Stablecoins can co-exist with CBDC

Another argument, used both for and against CBDC, is that it would undermine privately-sponsored stablecoins — a form of cryptocurrency whose value is tied to and backed by fiat currency. Some fear that privately-sponsored stablecoins could eventually displace central bank money. Thus, they support CBDC as a way to crowd out these private initiatives. For the same reason, supporters of private stablecoins advocate against a CBDC in the U.S.
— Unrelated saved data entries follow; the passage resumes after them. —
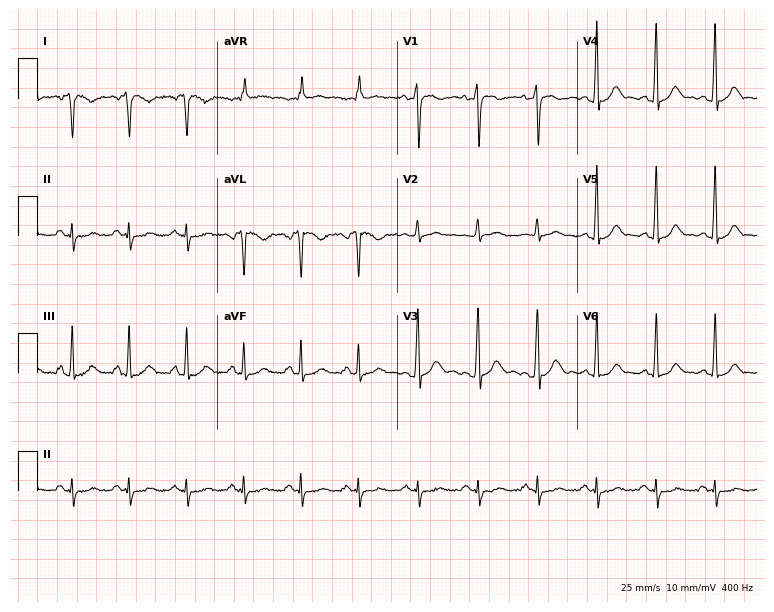
Resting 12-lead electrocardiogram (7.3-second recording at 400 Hz). Patient: a 31-year-old female. None of these six findings is recorded: first-degree AV block, right bundle branch block, left bundle branch block, sinus bradycardia, atrial fibrillation, sinus tachycardia.
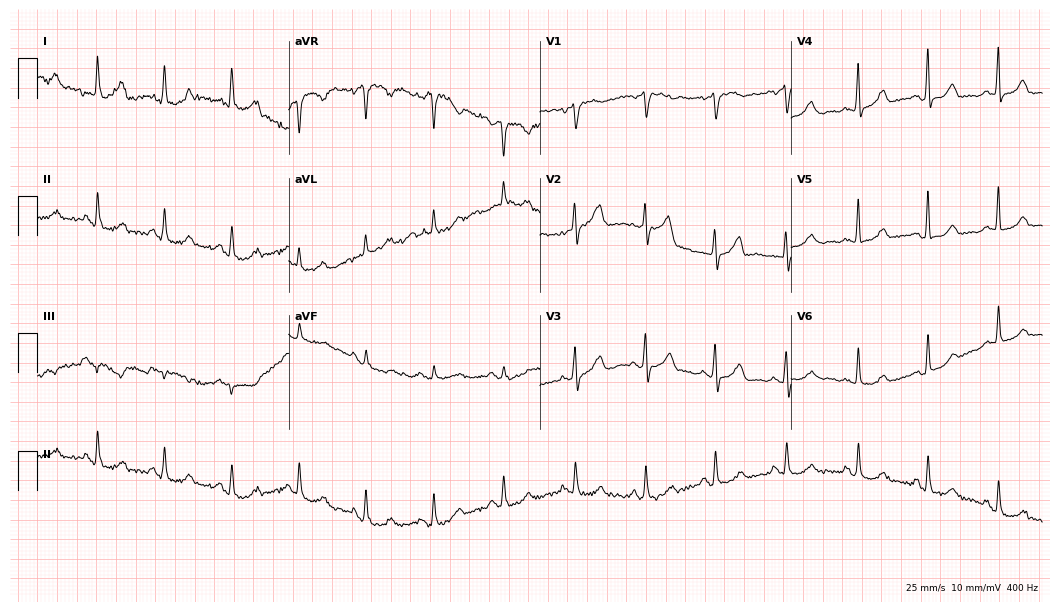
Resting 12-lead electrocardiogram. Patient: a 70-year-old woman. Read as a normal ECG.
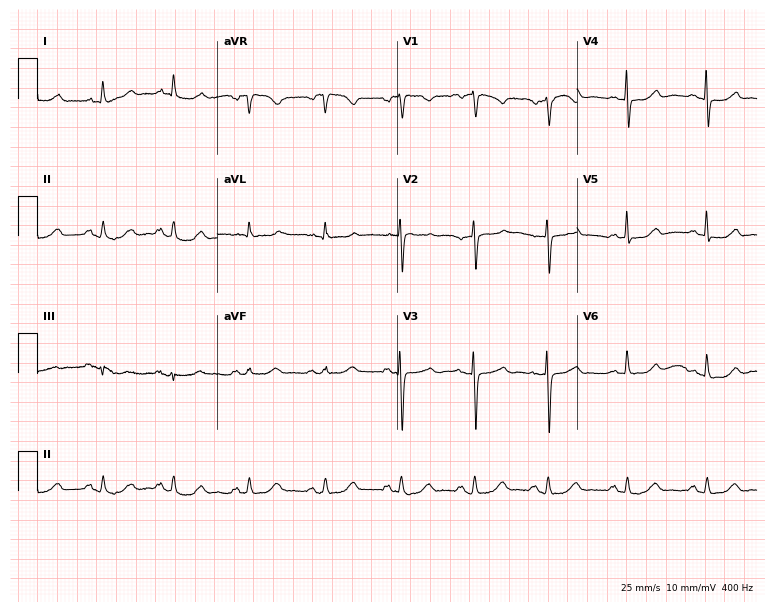
Standard 12-lead ECG recorded from a woman, 59 years old. None of these six findings is recorded: first-degree AV block, right bundle branch block, left bundle branch block, sinus bradycardia, atrial fibrillation, sinus tachycardia.
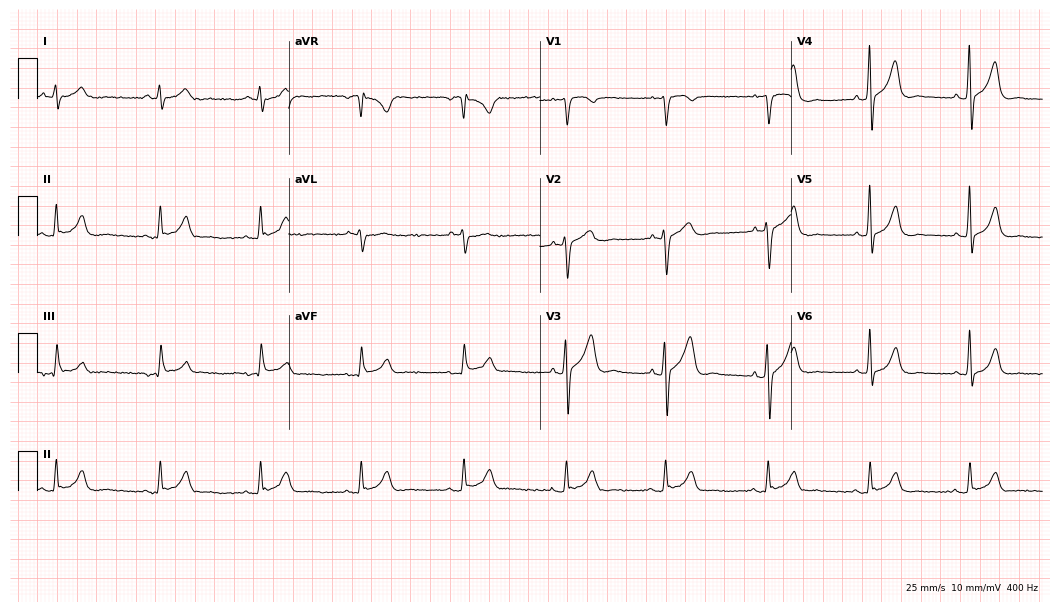
Standard 12-lead ECG recorded from a 63-year-old man. None of these six findings is recorded: first-degree AV block, right bundle branch block (RBBB), left bundle branch block (LBBB), sinus bradycardia, atrial fibrillation (AF), sinus tachycardia.
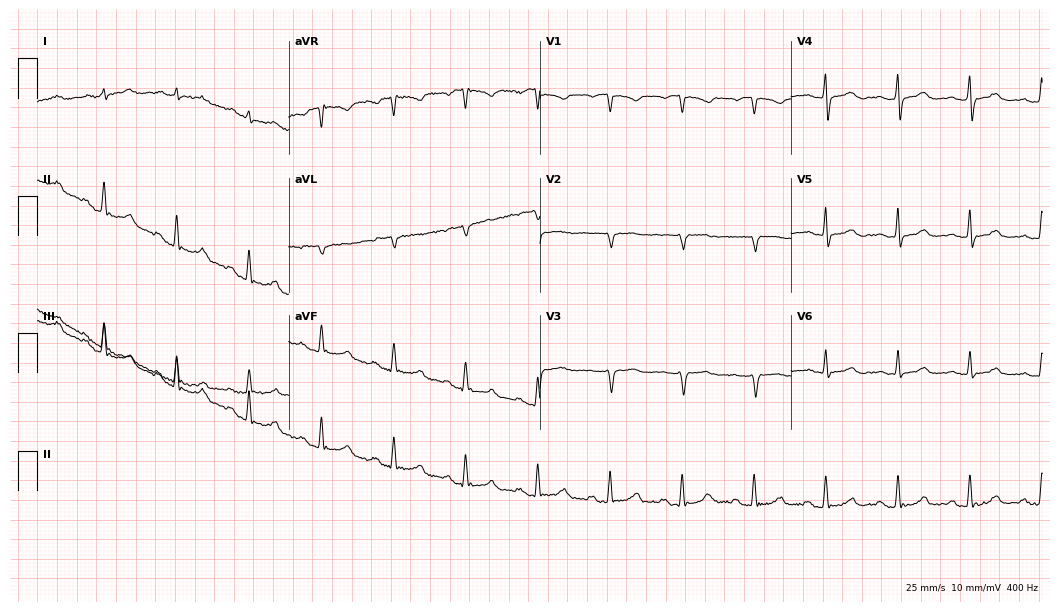
Resting 12-lead electrocardiogram (10.2-second recording at 400 Hz). Patient: a 59-year-old female. None of these six findings is recorded: first-degree AV block, right bundle branch block (RBBB), left bundle branch block (LBBB), sinus bradycardia, atrial fibrillation (AF), sinus tachycardia.
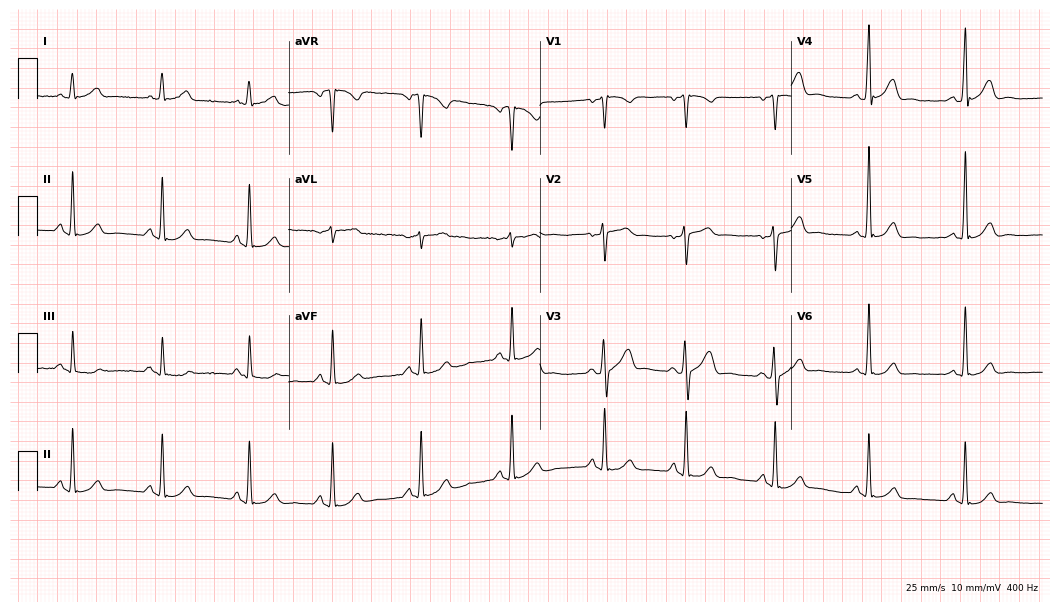
Electrocardiogram, a 51-year-old male patient. Overall reading on record: normal ECG.
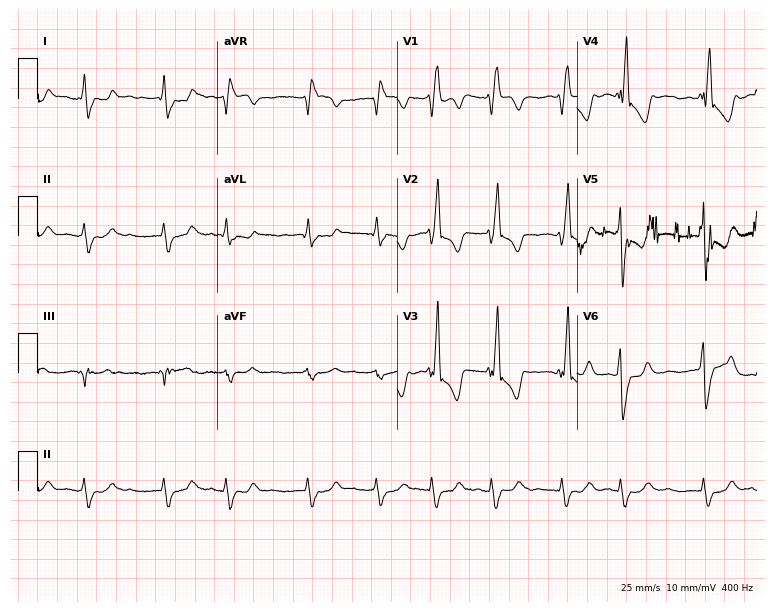
Standard 12-lead ECG recorded from an 84-year-old female patient (7.3-second recording at 400 Hz). The tracing shows right bundle branch block, atrial fibrillation.
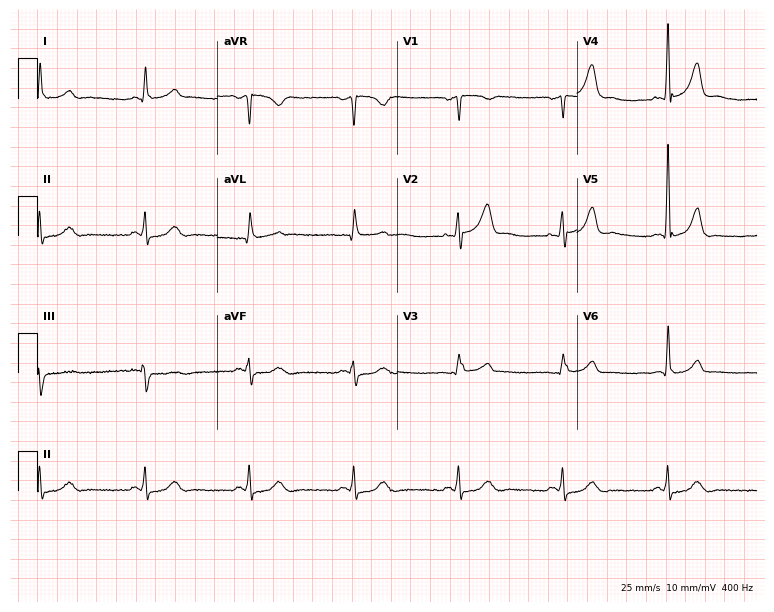
12-lead ECG from a male, 68 years old. Screened for six findings — first-degree AV block, right bundle branch block, left bundle branch block, sinus bradycardia, atrial fibrillation, sinus tachycardia — none is recorded. Findings outside these six are not listed.
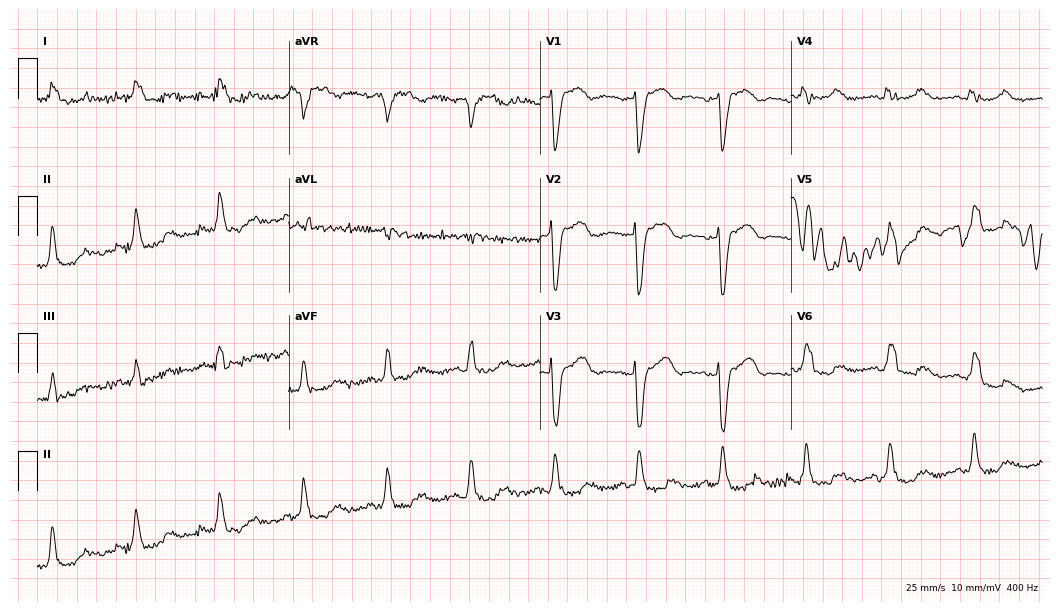
Standard 12-lead ECG recorded from an 85-year-old female. None of these six findings is recorded: first-degree AV block, right bundle branch block (RBBB), left bundle branch block (LBBB), sinus bradycardia, atrial fibrillation (AF), sinus tachycardia. Only these six findings were labelled.
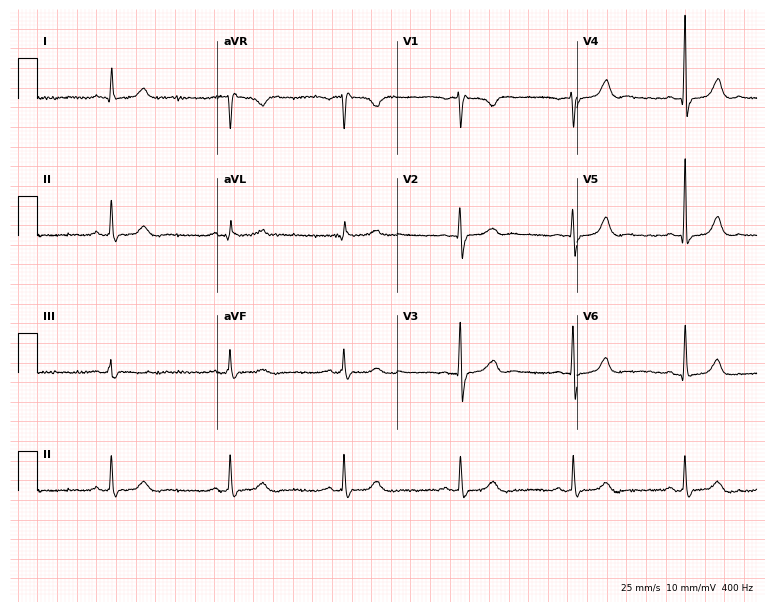
12-lead ECG from a 38-year-old male. Screened for six findings — first-degree AV block, right bundle branch block, left bundle branch block, sinus bradycardia, atrial fibrillation, sinus tachycardia — none is recorded. Findings outside these six are not listed.

I support properly regulated private stablecoins. (Disclosure, I am on the board of Paxos, a regulated trust which has one.) But I also think they can co-exist with CBDC, particularly if CBDC issuance is limited to household emergency payments. Our payments system has always relied on a combination of private and Fed-sponsored facilities. There is no reason to think CBDC would kill responsible innovation among private stablecoin issuers. Indeed, parallel private sector efforts to develop stablecoins could help inform and complement the Fed’s use of this technology.

A final argument against CBDC as a monetary tool is that it could increase the risk of inflation. To be sure, the impact on consumer spending would be much more direct than the Fed’s current tools. But that is a strength, not a weakness. Given the greater efficiency of CBDC, smaller increases in money supply would be necessary to boost consumer demand. And should consumer price inflation escalate, CBDC would provide the Fed with an elegant solution: pay interest on CBDC to give households an incentive to save, not spend it.

It is time for a fundamental rethink of how we use monetary policy to support our economy. Incentivizing borrowing with cheap money is inherently unstable.

We can see the results: unprecedented levels of government and corporate borrowing, reckless speculation, and nosebleed valuations across a broad spectrum of assets. We all hope (pray) that accelerating consumer price inflation is transitory. But if the Fed is forced to raise rates to tame it, the impact on corporate and government borrowing costs could be disastrous, as would the negative impact on asset prices to financial stability.

It’s hard to see how we get out of our current predicament. But it’s easy to see how technology can, over the longer term, give us an alternative to low interest rates that can get our country out of this debt trap. If we are going to print money to support our economy, then let’s print it for the people. CBDC can provide the way.